Polymorphismes IL28B et clairance spontanée du virus de l’hépatite C

Un dernier article de la John Hopkins University envisage le rôle de IL28B dans l’évolution favorable spontanée de la maladie avec élimination du virus de l’hépatite C [9]. Une élimination spontanée du virus, observée dans 20 % à 30 % des cas, témoigne en effet d’une réaction immunitaire forte. La sous-représentation de l’allèle minoritaire C de rs 12979860 chez les porteurs chroniques du VHC par rapport à la population générale a fait suggérer que cet allèle favorisait la clairance spontanée du virus. Pour le démontrer, les auteurs ont étudié le génotype de 1 008 individus ayant évolué soit vers une clairance du virus (n = 388), soit vers une infection chronique (n = 620). Chez des sujets d’origine tant européenne qu’africaine, l’existence de l’homozygotie de l’allèle C s’accompagne d’une évolution plus favorable. La différence la plus significative, quelle que soit l’origine ethnique, est observée en comparant aux sujets C/C l’ensemble des sujets C/T et T/T (P<10−12), attribuant à l’allèle C un effet récessif. La coexistence d’une infection par le virus de l’hépatite B (VHB) ou/et du virus de l’immunodéficience aquise (VIH) ne modifie pas ces résultats, et une action sur la charge virale initiale n’est pas évidente.

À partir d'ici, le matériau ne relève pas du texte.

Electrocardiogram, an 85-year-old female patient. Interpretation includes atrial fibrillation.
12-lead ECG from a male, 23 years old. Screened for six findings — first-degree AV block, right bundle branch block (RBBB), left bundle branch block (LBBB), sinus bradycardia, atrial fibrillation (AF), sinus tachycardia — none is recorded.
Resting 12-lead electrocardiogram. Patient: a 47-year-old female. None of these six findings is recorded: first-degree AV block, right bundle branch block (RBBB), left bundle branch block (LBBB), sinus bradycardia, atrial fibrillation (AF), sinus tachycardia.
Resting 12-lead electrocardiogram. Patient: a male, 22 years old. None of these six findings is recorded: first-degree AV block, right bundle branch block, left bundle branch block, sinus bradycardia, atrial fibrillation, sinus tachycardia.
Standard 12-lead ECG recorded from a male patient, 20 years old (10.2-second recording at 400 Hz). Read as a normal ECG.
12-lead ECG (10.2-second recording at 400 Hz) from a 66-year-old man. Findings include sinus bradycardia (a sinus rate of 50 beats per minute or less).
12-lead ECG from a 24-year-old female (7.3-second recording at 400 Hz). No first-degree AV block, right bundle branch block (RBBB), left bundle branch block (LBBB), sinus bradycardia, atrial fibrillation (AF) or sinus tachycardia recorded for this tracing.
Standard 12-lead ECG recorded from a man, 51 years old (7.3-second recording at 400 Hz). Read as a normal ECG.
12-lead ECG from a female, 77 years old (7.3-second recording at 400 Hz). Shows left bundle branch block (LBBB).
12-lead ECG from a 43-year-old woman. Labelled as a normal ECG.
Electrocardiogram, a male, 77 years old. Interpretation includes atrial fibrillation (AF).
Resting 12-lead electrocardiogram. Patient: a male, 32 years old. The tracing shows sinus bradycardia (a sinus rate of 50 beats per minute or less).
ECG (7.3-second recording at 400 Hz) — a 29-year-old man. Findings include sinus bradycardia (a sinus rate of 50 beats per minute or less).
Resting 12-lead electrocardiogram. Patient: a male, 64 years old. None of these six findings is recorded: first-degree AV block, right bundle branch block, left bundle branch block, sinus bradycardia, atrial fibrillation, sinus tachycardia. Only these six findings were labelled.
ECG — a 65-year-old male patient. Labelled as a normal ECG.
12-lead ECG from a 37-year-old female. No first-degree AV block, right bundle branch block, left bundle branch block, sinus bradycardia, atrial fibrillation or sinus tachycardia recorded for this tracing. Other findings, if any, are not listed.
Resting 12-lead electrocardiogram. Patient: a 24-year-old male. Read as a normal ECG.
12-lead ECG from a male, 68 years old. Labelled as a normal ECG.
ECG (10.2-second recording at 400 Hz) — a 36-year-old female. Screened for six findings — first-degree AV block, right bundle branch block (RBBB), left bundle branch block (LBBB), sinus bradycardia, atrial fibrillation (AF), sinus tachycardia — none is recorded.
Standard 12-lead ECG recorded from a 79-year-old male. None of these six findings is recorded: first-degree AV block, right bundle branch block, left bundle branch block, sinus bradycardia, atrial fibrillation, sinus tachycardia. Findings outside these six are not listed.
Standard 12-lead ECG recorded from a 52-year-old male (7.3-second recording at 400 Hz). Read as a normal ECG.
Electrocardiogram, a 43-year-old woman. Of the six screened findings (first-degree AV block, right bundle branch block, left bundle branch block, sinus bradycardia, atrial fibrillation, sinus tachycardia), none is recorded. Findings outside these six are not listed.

L’ensemble de ces travaux ouvrent au moins deux axes de recherche : un axe thérapeutique combinant interféron-α et -λ et un axe mécanistique car on aimerait désormais savoir si ces différents polymorphismes modifient la fonction de l’IFN -λ3, et si oui de quelle manière.

Conflit d’intérêts

Les auteurs déclarent n’avoir aucun conflit d’intérêts concernant les données publiées dans cet article.

 
Footnotes
1 Un interféron pégylé est un interféron recombinant qui a été associé à du polyéthylène glycol (ou PEG), ce qui diminue la clairance rénale du médicament.